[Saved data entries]
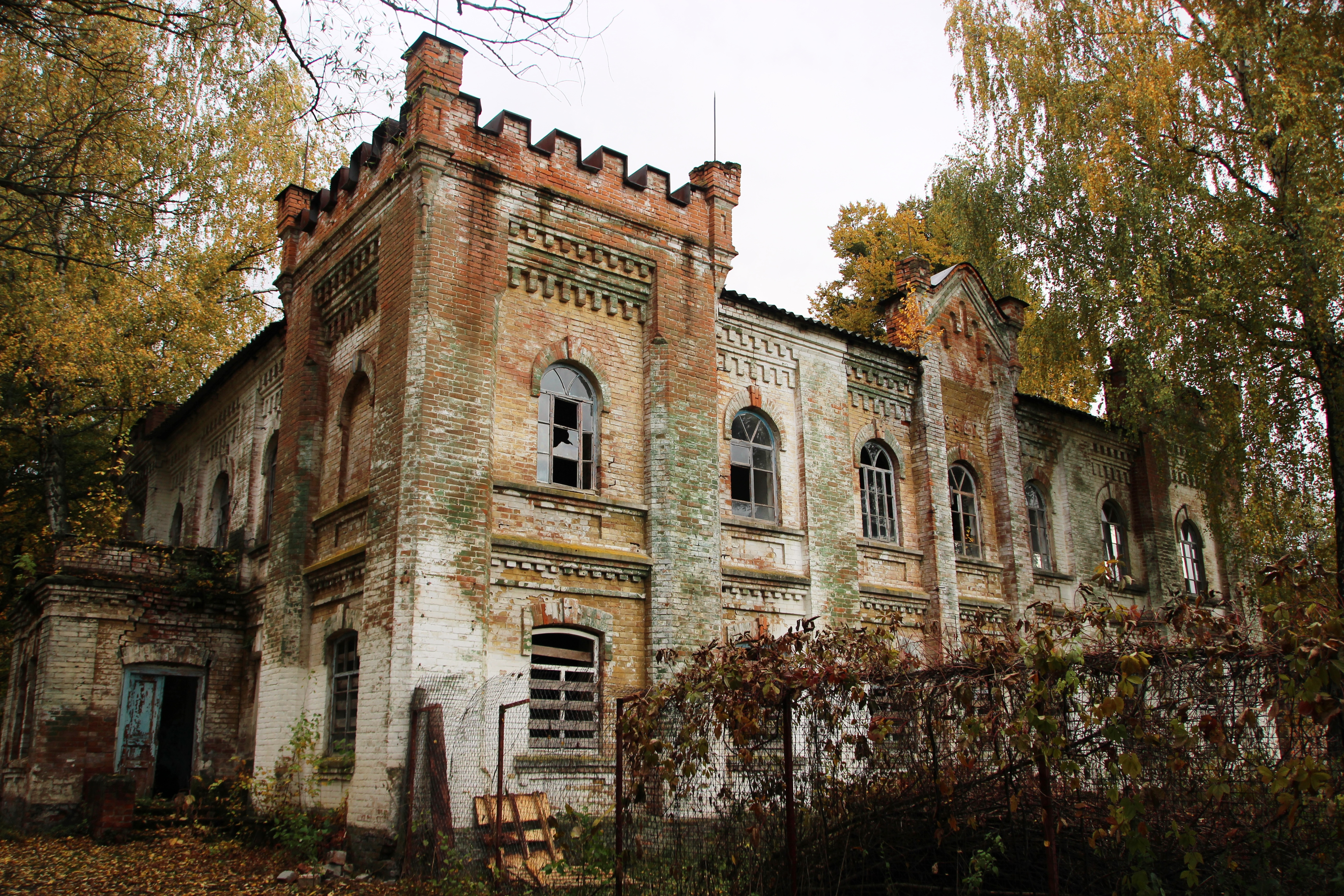 Казарма робітників економії (мур.), село Лифине, вул. Лифинська
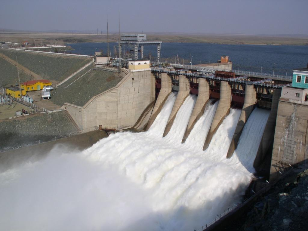 Комплекс гидросооружений Ириклинского водохранилища в половодье 2004 г.
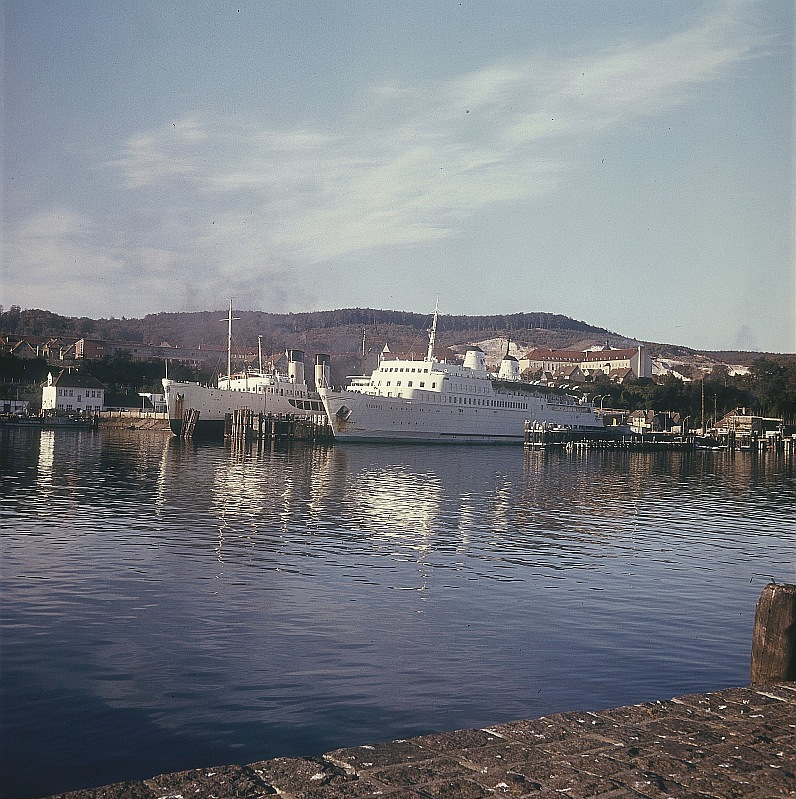 Original image description from the Deutsche Fotothek Saßnitz. Eisenbahnfährschiff "Saßnitz" im Fährhafen
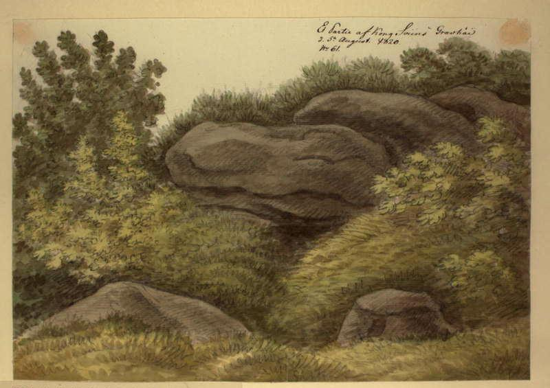 Et Partie af Kong Sviins Gravhöi d 5 August 1820. No. 61. Udgivet: 1820. Udgivelsesår: 1820. 239 x 336 mm : Akvarel. Rawert, Ole Jørgen, 1786-1851. Pederstrup, Kong Svends Høj - Danmark ; Jættestue ; Stengrav. Rawerts maleriske Reise III, 66 a
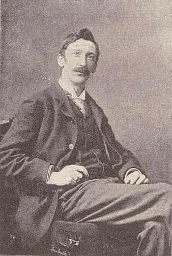 Painter Stanhope Forbes (1857-1947)
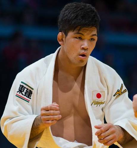 柔道グランプリデュッセルドルフ2016 photo by C.Fidler
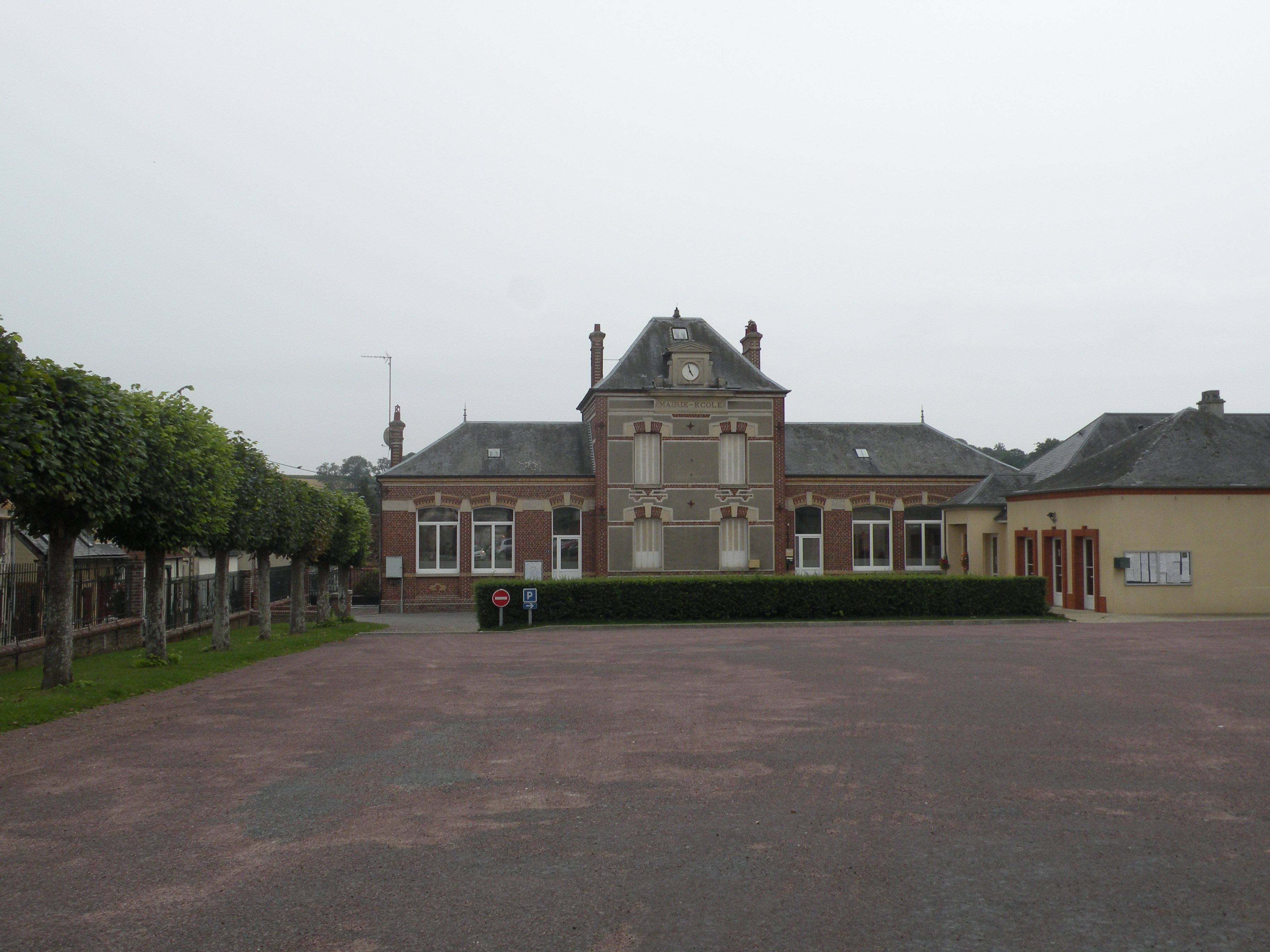 Crillon (Oise)
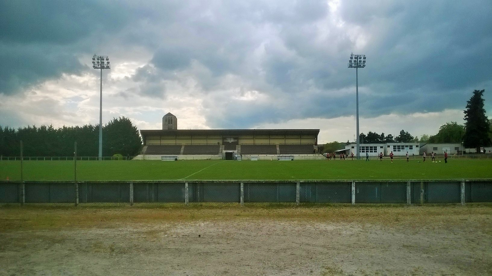 Tribune du stade Kléber et Albert Provost à Châteaudun
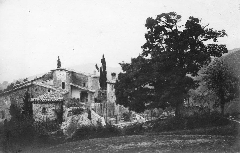 Parroquial de Sant Andreu de Porreres. Cèsar August Torras i Ferreri (Entre 1890 i 1923) This is a a photo of a natural area in Catalonia, Spain, with id: ES510085
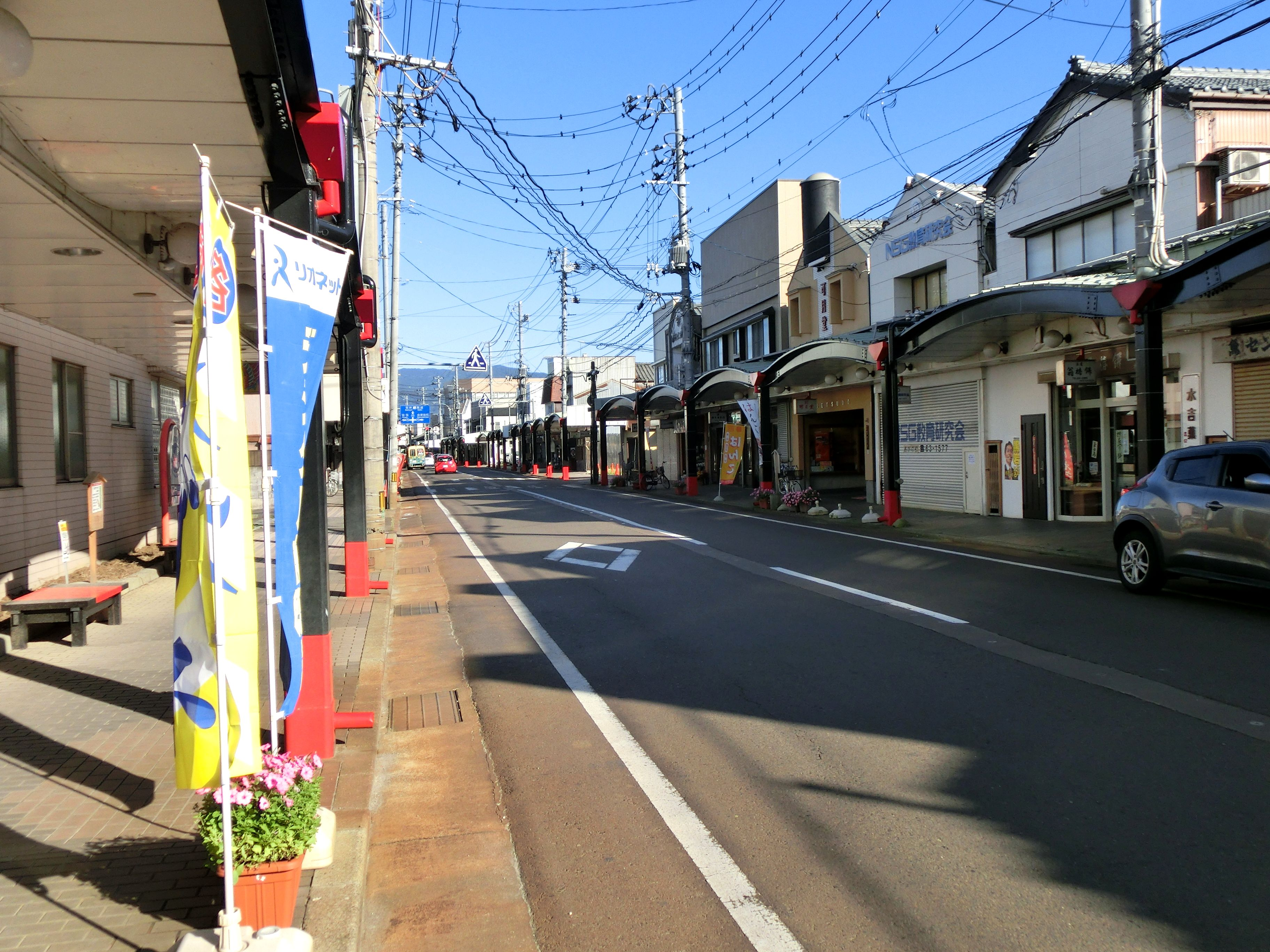 阿賀野市中心部（水原市街）
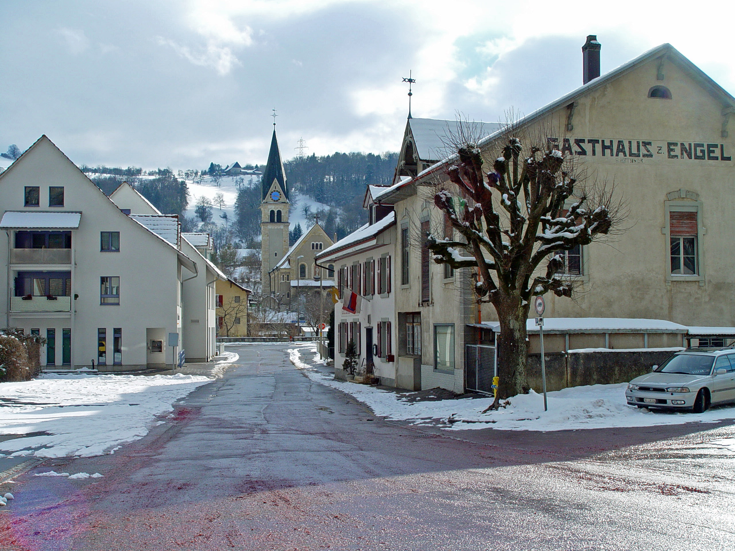 Dorfkern Kleinlützel bei Schnee

> Requirement: Repeat the lines exactly as they stand, from the opening line of the data through the line with "阿賀野市中心部（水原市街）". Pictures stay out of the copy.

> Result:
 Казарма робітників економії (мур.), село Лифине, вул. Лифинська
 Комплекс гидросооружений Ириклинского водохранилища в половодье 2004 г.
 Original image description from the Deutsche Fotothek Saßnitz. Eisenbahnfährschiff "Saßnitz" im Fährhafen
 Et Partie af Kong Sviins Gravhöi d 5 August 1820. No. 61. Udgivet: 1820. Udgivelsesår: 1820. 239 x 336 mm : Akvarel. Rawert, Ole Jørgen, 1786-1851. Pederstrup, Kong Svends Høj - Danmark ; Jættestue ; Stengrav. Rawerts maleriske Reise III, 66 a
 Painter Stanhope Forbes (1857-1947)
 柔道グランプリデュッセルドルフ2016 photo by C.Fidler
 Crillon (Oise)
 Tribune du stade Kléber et Albert Provost à Châteaudun
 Parroquial de Sant Andreu de Porreres. Cèsar August Torras i Ferreri (Entre 1890 i 1923) This is a a photo of a natural area in Catalonia, Spain, with id: ES510085
 阿賀野市中心部（水原市街）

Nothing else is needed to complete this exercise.